REINFORCE

Definition

REINFORCE is a Monte Carlo policy gradient algorithm that directly implements the Policy Gradient Theorem. It updates policy parameters by sampling complete episodes (trajectories) and using the discounted return as a gradient weight.

The update rule:

$θ \leftarrow θ + α \sum_{t = 0}^{T - 1} \nabla_{θ} lo g π_{θ} (a_{t} ∣ s_{t}) \cdot G (τ)$

where $G (τ) = \sum_{t = 0}^{T - 1} γ^{t} r_{t}$ is the return for the entire episode.

Historical Significance

REINFORCE (Williams, 1992) was the first practical implementation of policy gradients. It:

Proved policy gradients were feasible
Avoided value function learning
Provided unbiased gradient estimates
Formed the basis for modern policy gradient methods (Actor-Critic, PPO, etc.)

Intuition

Core Idea

Sample trajectories from the current policy and update it to make high-return episodes more likely:

Roll out an episode from current policy $π_{θ}$
Compute total return $G = \sum r_{t}$
For each step, increase log-probability of that action weighted by the episode return
Repeat

Why It Works

Gradient ascent: Each update increases expected return in the direction of the policy gradient
Unbiased: The gradient estimate has the correct expectation
Model-free: Doesn’t require knowing the environment dynamics
General: Works with any differentiable policy parameterization

Why It’s Limited

High variance: Uses full episode return (compounds over time)
Slow: Needs many episodes for reliable estimates
Episodic only: Requires complete episodes (continuing tasks need horizons)
Credit assignment: All actions share credit/blame for entire trajectory

Algorithm

Pseudocode

Initialize policy parameters θ
Repeat:
  τ ← sample episode from π_θ
  G ← return of τ = Σ γ^t r_t
  θ ← θ + α · G · Σ ∇_θ log π_θ(a_t|s_t)

Batch Version (Clearer for Implementation)

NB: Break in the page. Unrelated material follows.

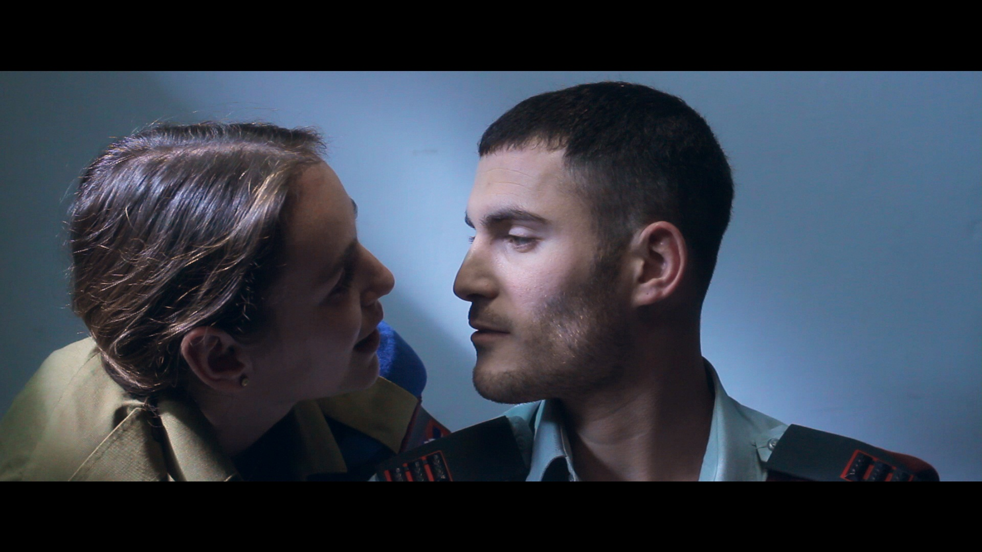 מתוך הסרט "חדר 514" בבימויו של שרון בר-זיו

Initialize policy parameters θ
Repeat:
  D ← sample N episodes under π_θ
  For i = 1 to N:
    G_i ← return of episode i
    ∇_i ← Σ ∇_θ log π_θ(a_{i,t}|s_{i,t})
  θ ← θ + (α/N) Σ G_i · ∇_i

Continuous Action Example

For a Gaussian policy $a \sim \mathcal{N}}(\mu_\theta(s), \sigma)$ :

Sample action: $a_{t} \sim N (μ_{θ} (s_{t}), σ)$
Gradient: $\nabla_{θ} lo g π_{θ} (a_{t} ∣ s_{t}) = \frac{1}{σ ^{2}} (a_{t} - μ_{θ} (s_{t})) \nabla_{θ} μ_{θ} (s_{t})$
Update: $μ \leftarrow μ + α G \cdot \frac{1}{σ ^{2}} (a - μ) \nabla μ$

Discrete Action Example

For a softmax policy $π_{θ} (a ∣ s) = \frac{e x p f _{θ} ( s , a )}{\sum _{a} e x p f _{θ} ( s , a )}$ :

Sample action from softmax
Gradient: $\nabla_{θ} lo g π_{θ} (a ∣ s) = \nabla_{θ} f_{θ} (s, a) - E [\nabla_{θ} f_{θ} (s, a^{'})]$
Update policy accordingly

Variants and Improvements

REINFORCE with Baseline

Reduces variance by subtracting a learned value function:

$θ \leftarrow θ + α \sum_{t} \nabla_{θ} lo g π_{θ} (a_{t} ∣ s_{t}) \cdot (G - V (s_{t}))$

Unbiased: Value function doesn’t depend on actions
Lower variance: Compares to expected return from state
Practical improvement: Typically needed for good performance

REINFORCE v2 (Causality)

Only uses forward returns (return from time $t$ onward):

$θ \leftarrow θ + α \sum_{t = 0}^{T - 1} \nabla_{θ} lo g π_{θ} (a_{t} ∣ s_{t}) \cdot G_{t}$

where $G_{t} = \sum_{t^{'} = t}^{T - 1} γ^{t^{'} - t} r_{t^{'}}$

Intuition: Action $a_{t}$ can’t affect rewards before time $t$
Variance reduction: Removes unnecessary noise from past
Still unbiased: Doesn’t change expectation

With Advantages

Use advantage function $A (s, a) = Q (s, a) - V (s)$ from learned Actor-Critic setup:

$θ \leftarrow θ + α \sum_{t} \nabla_{θ} lo g π_{θ} (a_{t} ∣ s_{t}) \cdot A (s_{t}, a_{t})$

Maximum flexibility: Can approximate $Q$ and $V$ separately
Modern form: Basis of A2C, PPO, etc.

Properties

Strengths

✓ Unbiased: Converges to stationary points of $J (θ)$ ✓ Consistent: Sample average converges to true gradient ✓ General: Works with any differentiable policy ✓ Model-free: Needs only policy samples, not dynamics ✓ Simple: Easy to implement and understand ✓ Handles stochasticity: Works with stochastic optimal policies

Weaknesses

✗ High variance: Full return has high variance ✗ Sample inefficiency: Needs many episodes ✗ Slow convergence: Can be slower than value-based methods ✗ Episodic: Requires complete episodes ✗ Credit assignment: Actions credited equally for entire trajectory ✗ Deterministic policies: Can’t learn truly deterministic optimal policies

Practical Considerations

Gradient Magnitude Issues

Returns $G$ can vary wildly (positive/negative, large magnitudes):

Solution 1: Normalize returns: $(G - \overset{ˉ}{G}) / σ_{G}$
Solution 2: Use advantage: $G - V (s)$ (learned baseline)
Solution 3: Reduce baseline per-state: $G - V (s_{0})$ (constant)

Step Size Tuning

Learning rate $α$ is critical (0.01 to 0.001 typical)
Too high: Divergence
Too low: Very slow learning
Often use adaptive learning rates (Adam, RMSprop)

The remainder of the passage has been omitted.